Understanding free software

A cup of coffee costs far more than a glass of water.

That’s true even though we can’t live without water. (Most) people can live without coffee.

It’s true even though creating the infrastructure to purify and deliver clean water costs billions of dollars.

The critical reason for the difference is marginal cost.

To deliver one more glass of water costs the town virtually nothing. Less than a penny.

To deliver one more cup of coffee, though, requires more beans, more roasting, more electricity, more cups, more oats, more cows, more staff… add it all up, and Starbucks couldn’t possibly profit from selling coffee for a nickel a cup.

The first thing to understand about free software is that the marginal cost of one more email, one more download, one more bit is vanishingly low, close to zero.

Given the low incremental cost of another user, it’s likely that if that were the only factor, most software wouldn’t be a very good business, because it costs a lot to develop but market forces would keep pushing the price low.

The second factor is lock-in. Unlike coffee, software rewards users who stick with it. Over time, the software you use becomes more familiar, it opens the files you created yesterday and it becomes harder and harder to switch. As a result, companies that make software work to create the conditions where people are encouraged to start right now, and only later discover that it’s difficult to switch.

But the real miracle of modern software is the network effect. Simply put: the software works better for each user when other people use it too. The network effect dramatically rewards head starts. You want to use the same word processor as your peers, because opening their files is part of your job. You want to be on the same phone system, the same social network, the same protocols.
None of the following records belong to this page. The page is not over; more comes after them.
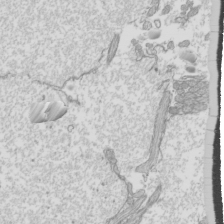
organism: Mouse
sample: Cilia; mouse epididymis
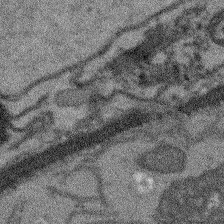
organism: Arabidopsis thaliana
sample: Root tip
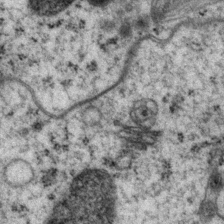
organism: P. pacificus
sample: Pharynx
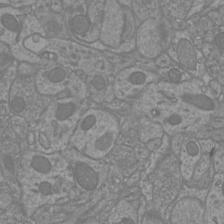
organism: Mouse
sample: Cortical neurons
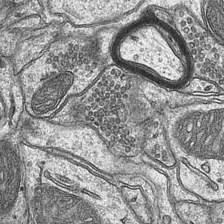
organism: Mouse
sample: CA1 Hippocampus
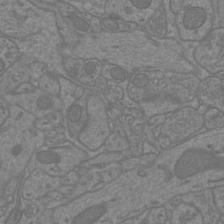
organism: Mouse
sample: Cortical neurons
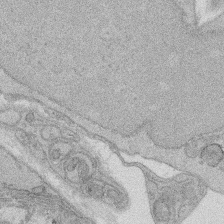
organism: Rat
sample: Salivary granule
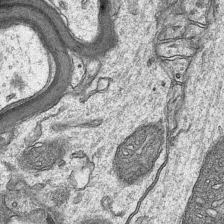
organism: Mouse
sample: CA1 Hippocampus
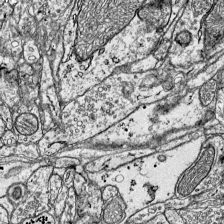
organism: Mouse
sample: Visual Cortex
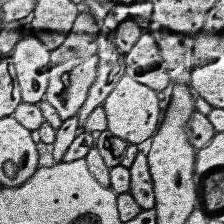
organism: Human
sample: Temporal Lobe
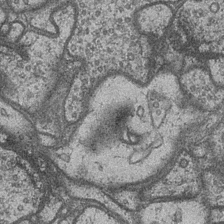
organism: Drosophila
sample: Optic medulla
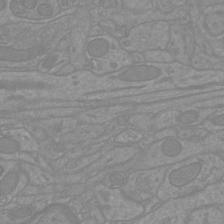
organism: Mouse
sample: Cortical neurons
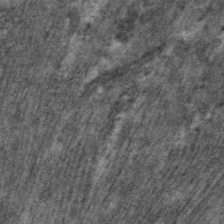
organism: C. elegans
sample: Pharynx

Sometimes, software is built in community, by teams, and often called open source. These projects exist to solve a problem and serve the user. But sometimes, software is a business.

A community-built open-source project can thrive on free. But software can also do a lot of good work when the software creates enough value that people will choose to pay for it.

And a business-led software project has similar choices to make.

And when all three pieces come together, we’re left with two extremes most software businesses face:

  1. Free software is the best way to get a head start. The low marginal cost of new users means that you can get big fast (100,000,000 new users for Threads in one week!). But, and it’s not just a but, it’s the whole point, some companies then choose to treat these new users not as customers, but as the product.

    Lock-in makes it hard for them to leave, the network effect keeps the system growing and now you can make money from other means. In particular, you make money by serving someone other than your free users. As you get bigger and bigger, you make the product just a little bit worse, rewarding your sponsors or your agenda as you go. (Important exception: when your nearly free users pay enough, in enough numbers, that you can happily offer them the support and service they need…this takes relentless focus and care.)
  2. Expensive (not free) software rarely gets you magical world-sized scale. But it requires you to be in complete alignment with your users, who are also your customers. That’s the point. Instead of locking people in, you can focus on rewarding them for staying. This is how just about every other business in the world works, and it can work for software too… if we decide we’d like to be in alignment with the people who use what we make.

For a business, then, there’s the path of free or nearly free, with the goal of making money some other way, or the path of expensive, which aligns the company’s decisions with those of its users.

And for community-driven software, there’s the magic alignment that comes from open source.

There’s not an obvious answer, but there is a clear choice to be made.